→ Provided data:

+++

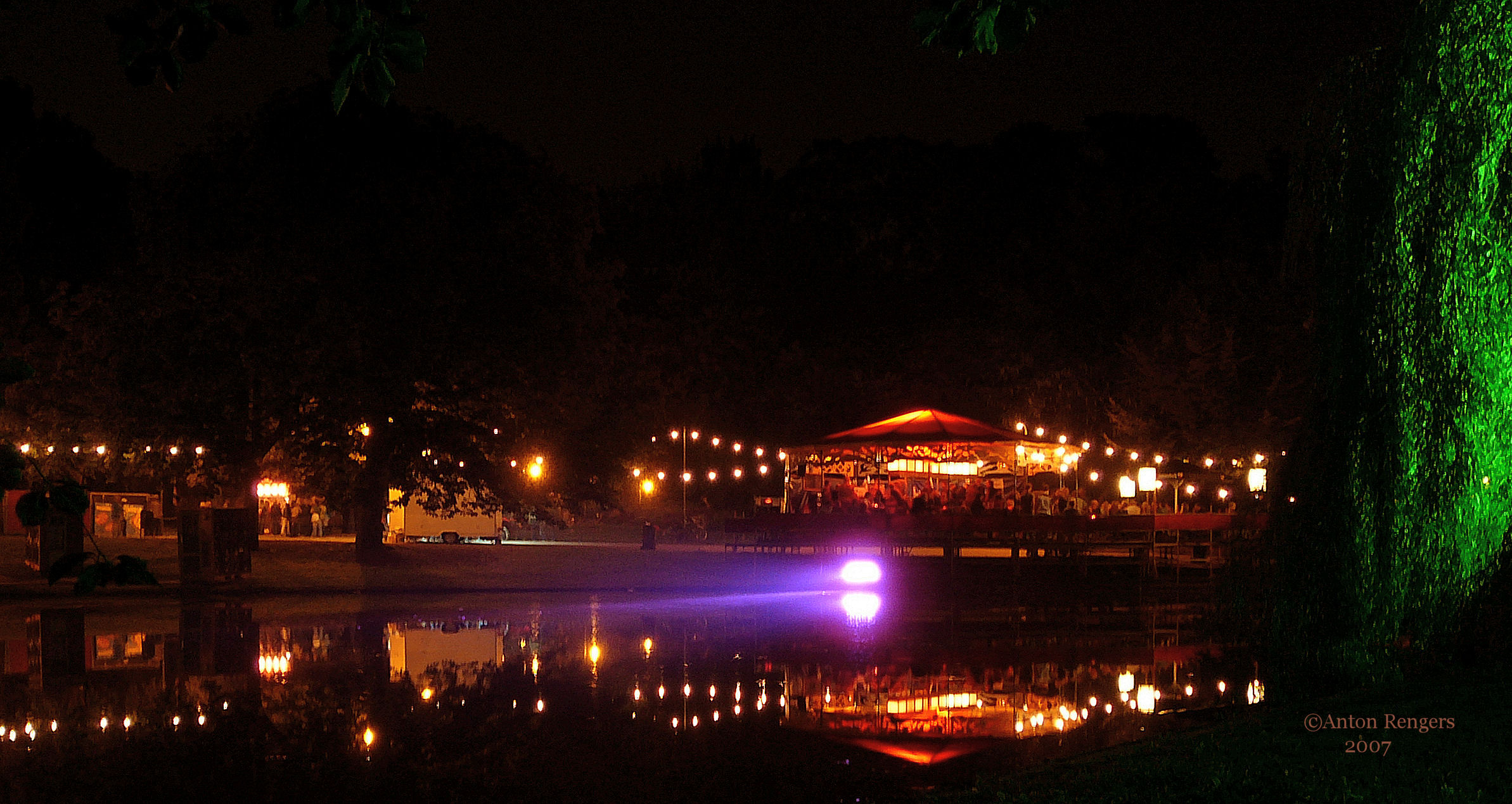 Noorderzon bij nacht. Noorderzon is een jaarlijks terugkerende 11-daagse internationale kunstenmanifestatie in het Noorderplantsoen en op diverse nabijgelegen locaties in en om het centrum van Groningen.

+++

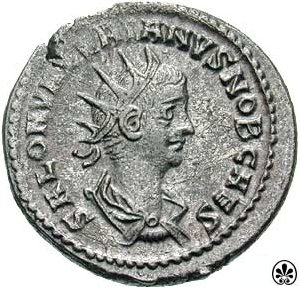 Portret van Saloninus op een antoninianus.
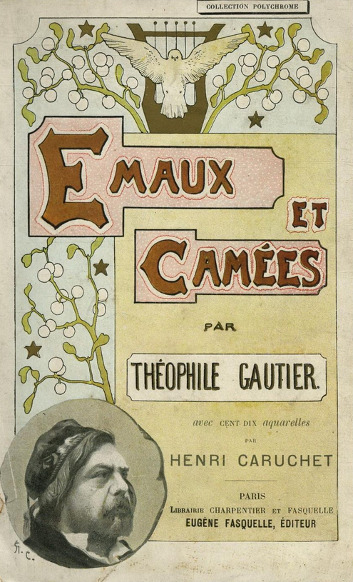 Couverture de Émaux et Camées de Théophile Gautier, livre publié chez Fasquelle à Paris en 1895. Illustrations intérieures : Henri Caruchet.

+++

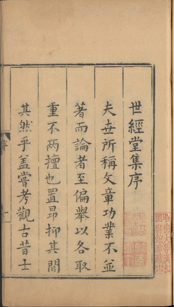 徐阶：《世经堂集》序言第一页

+++

→ What you will do:
Using the data above, retype exactly the lines from the line with "Portret van Saloninus op een antoninianus." to the line with "Couverture de Émaux", inclusive. No pictures and nothing else.

→ Answer box:
 Portret van Saloninus op een antoninianus.
 Couverture de Émaux et Camées de Théophile Gautier, livre publié chez Fasquelle à Paris en 1895. Illustrations intérieures : Henri Caruchet.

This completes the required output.